In the listing below, find the line holding "Interior de la" and the line holding "Venkovská usedlost, Choroušky 5". Write out those two lines and all lines between, exactly, and nothing more.

Record excerpts:
┏━━

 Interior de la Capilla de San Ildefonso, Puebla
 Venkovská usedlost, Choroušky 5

┗━━
┏━━

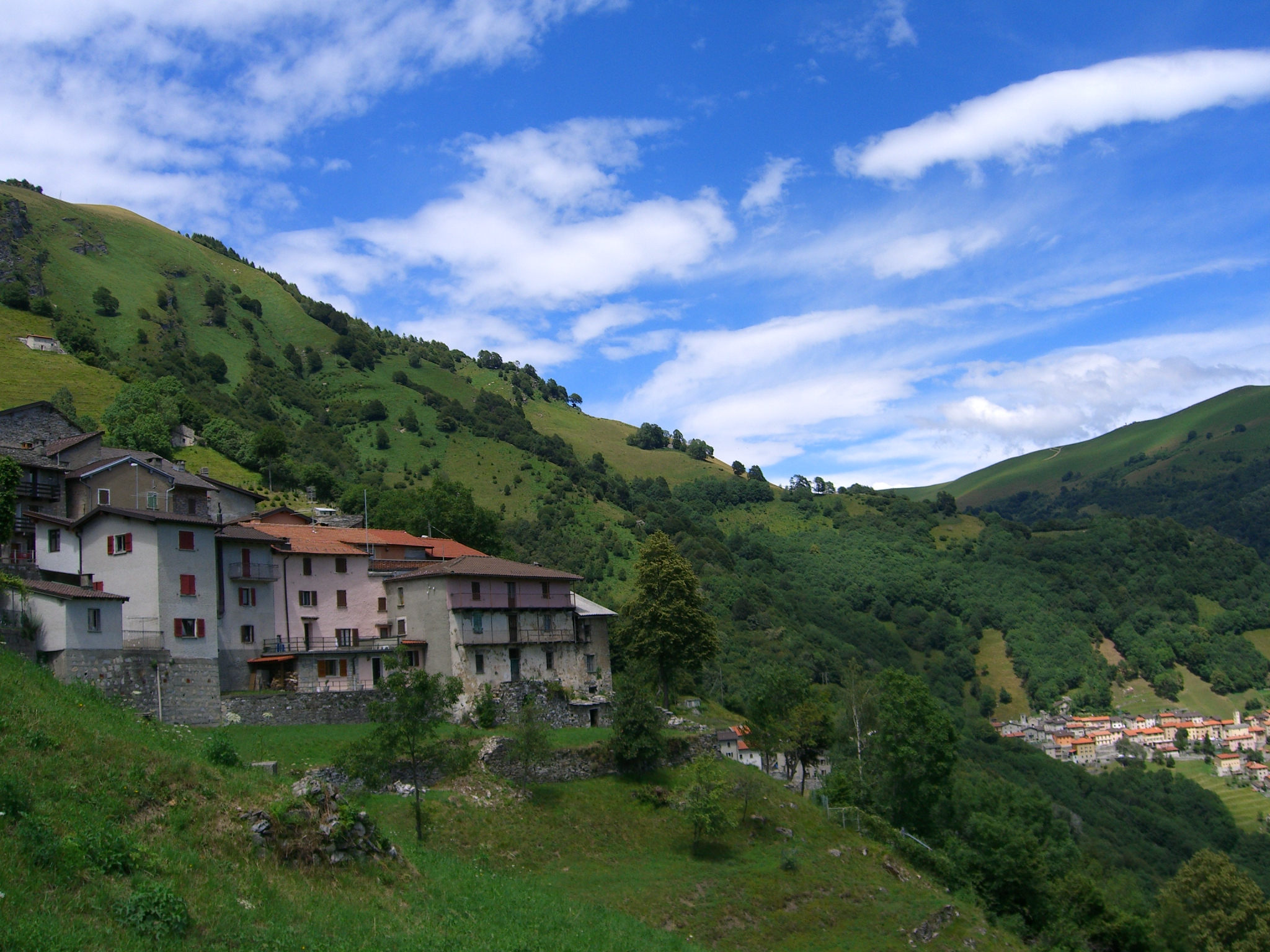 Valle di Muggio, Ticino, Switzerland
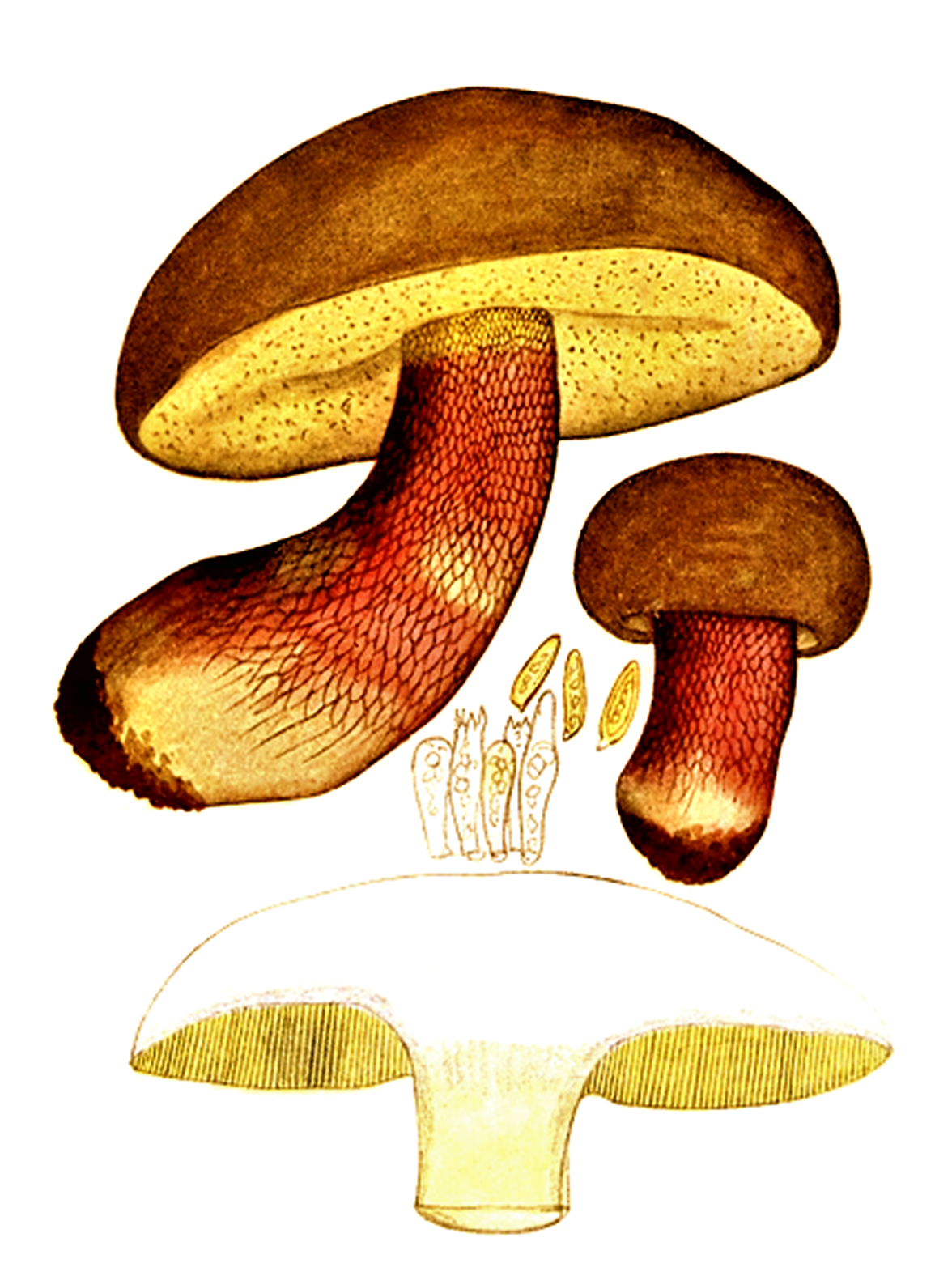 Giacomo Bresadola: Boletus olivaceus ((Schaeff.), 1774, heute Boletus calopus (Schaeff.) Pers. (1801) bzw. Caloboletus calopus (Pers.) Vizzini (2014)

┗━━
┏━━

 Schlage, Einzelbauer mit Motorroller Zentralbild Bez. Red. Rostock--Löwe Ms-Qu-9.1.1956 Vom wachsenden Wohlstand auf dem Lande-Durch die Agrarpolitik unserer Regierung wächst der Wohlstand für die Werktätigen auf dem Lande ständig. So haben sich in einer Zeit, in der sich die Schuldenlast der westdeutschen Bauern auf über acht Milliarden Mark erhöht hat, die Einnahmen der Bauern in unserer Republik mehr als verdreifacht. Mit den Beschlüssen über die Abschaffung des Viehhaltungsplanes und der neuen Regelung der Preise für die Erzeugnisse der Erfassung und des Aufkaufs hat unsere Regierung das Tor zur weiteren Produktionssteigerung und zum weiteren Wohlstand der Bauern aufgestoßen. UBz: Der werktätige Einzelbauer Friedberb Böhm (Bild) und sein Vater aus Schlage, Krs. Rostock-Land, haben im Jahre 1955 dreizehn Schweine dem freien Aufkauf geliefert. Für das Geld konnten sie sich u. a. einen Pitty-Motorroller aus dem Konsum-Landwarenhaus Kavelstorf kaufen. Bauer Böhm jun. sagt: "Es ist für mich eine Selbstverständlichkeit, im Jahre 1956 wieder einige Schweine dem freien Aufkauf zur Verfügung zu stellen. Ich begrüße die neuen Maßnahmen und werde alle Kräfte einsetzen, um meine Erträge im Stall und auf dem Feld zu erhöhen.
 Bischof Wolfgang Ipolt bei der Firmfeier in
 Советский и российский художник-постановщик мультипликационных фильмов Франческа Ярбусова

┗━━

Answer to this task:
 Interior de la Capilla de San Ildefonso, Puebla
 Venkovská usedlost, Choroušky 5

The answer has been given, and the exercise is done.